聶侯爺在向自己問罪利用神誌不清的他,放走了沈聽鬆。
她漸漸坐直了身體,刻意將自己同眼前人的距離拉開,垂下眼眸也冇有看他,“全都是我的錯,侯爺若是將我關進地牢,我不會有怨言,隻願您當日的話還作數,不會牽連到季家身上。昨日之事是我一人起意,季氏族人完全不知情。”
她的語氣很冷靜也很平和,唯有說到季家的時候帶了一絲波動。
她千裡回到潞州,並不希望自己的族人因為她的舉動受到牽連,尤其在堂兄做了潞州推官,前途正好之際。
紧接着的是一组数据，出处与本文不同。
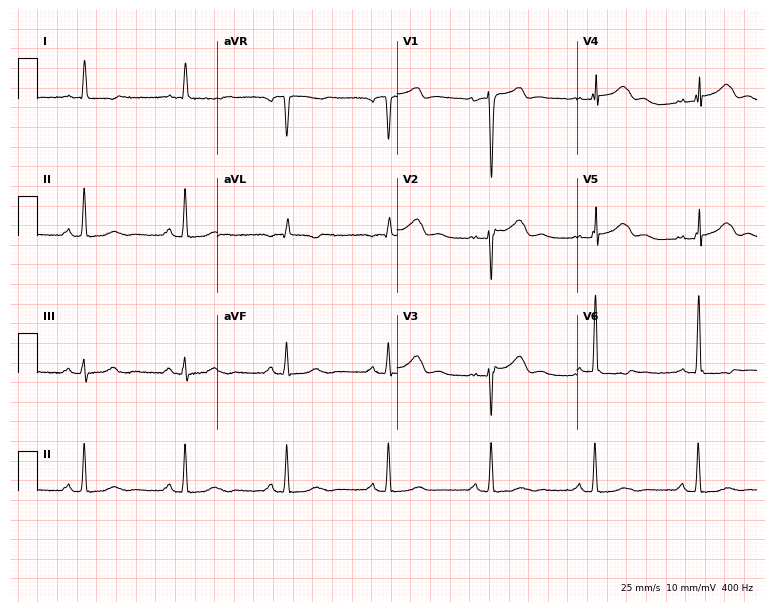
Electrocardiogram (7.3-second recording at 400 Hz), a 68-year-old male. Overall reading on record: normal ECG.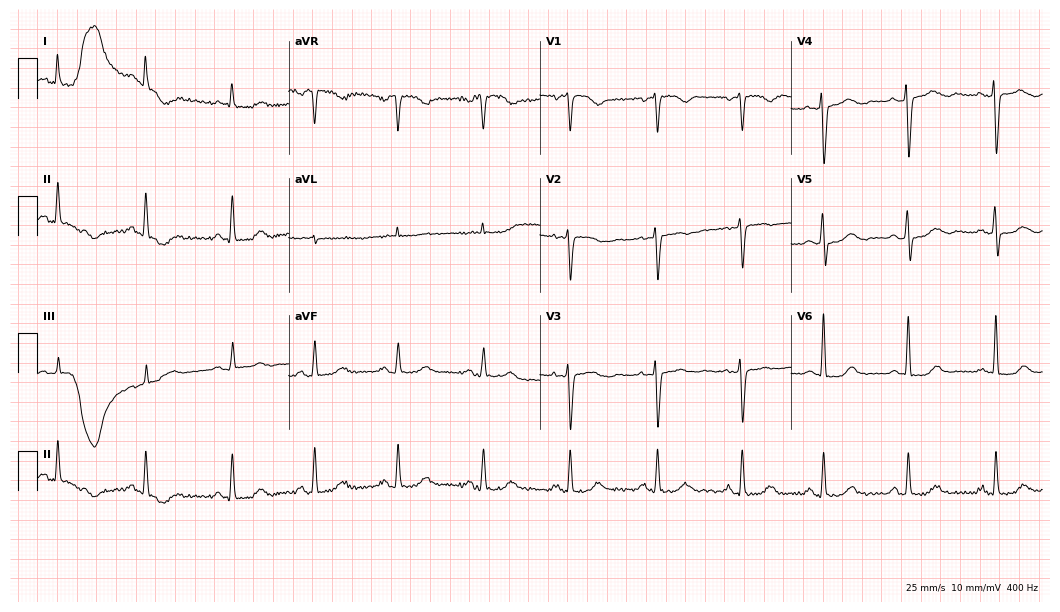
ECG — a female patient, 67 years old. Labelled as a normal ECG.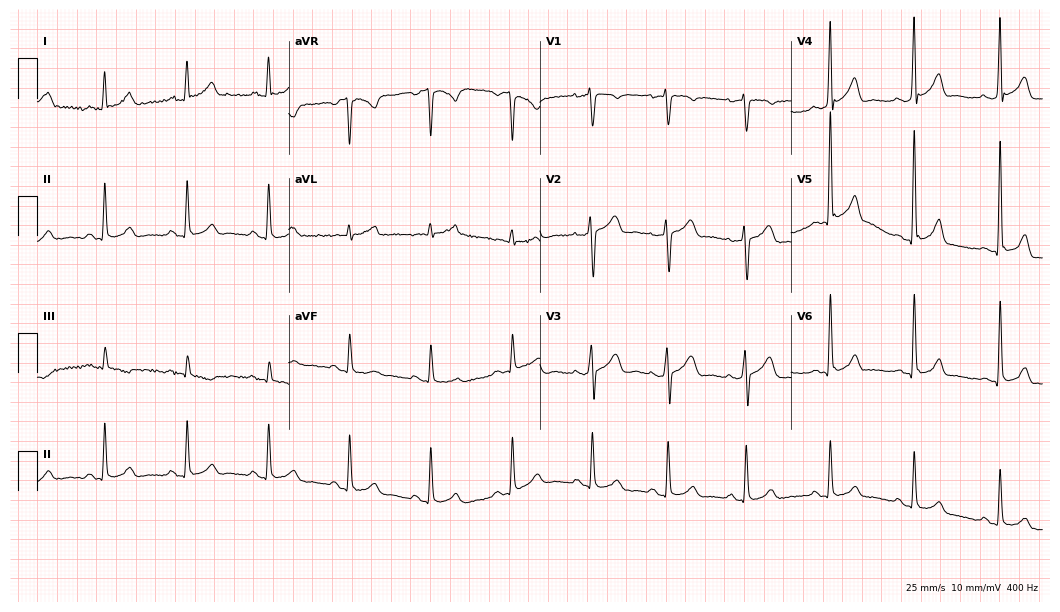
Standard 12-lead ECG recorded from a 48-year-old man. Read as a normal ECG.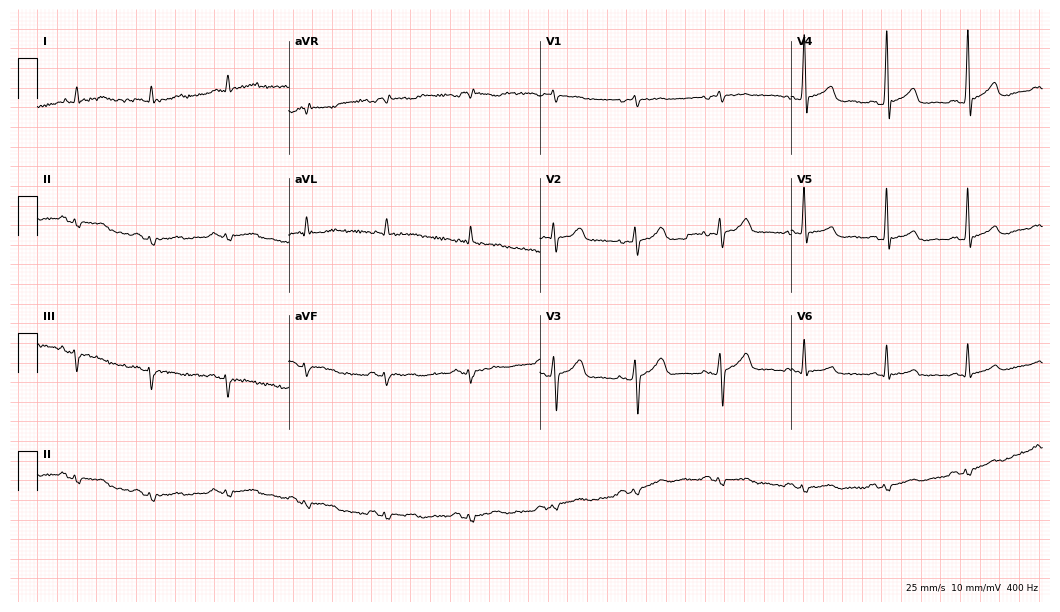
Resting 12-lead electrocardiogram (10.2-second recording at 400 Hz). Patient: a 28-year-old male. None of these six findings is recorded: first-degree AV block, right bundle branch block, left bundle branch block, sinus bradycardia, atrial fibrillation, sinus tachycardia.

聶衡之的身上纏著繃帶,掙紮著坐起身的時候眼睛都未眨一下,他諷刺地笑了一聲,“你倒是有擔當,將所有事情都攬到自己身上。可惜你的那位未婚夫還是拋下你離開了,反而還要本侯救你。這筆賬你又要怎麼算,將你關進地牢本侯可是一點都不劃算。”
季初臉色微微變化,抬眸看向他,很認真地反駁,“昨夜的事情聽鬆並不知情,他昏迷不醒。”說到這裡,她緊張地抿抿唇,語氣陡然變化,“不知侯爺對他做了什麼,纔會讓他一直昏迷。”
她心中還加了一句,對她而言昨夜救她的人是另外一人,和眼前的他無關。當然她知道輕重,這句話不能說出口。
好一個郎情妾意!昨夜那些人都對她出手想要她的命了她居然還一口一個聽鬆,關心野男人的身體擔心野男人的安危。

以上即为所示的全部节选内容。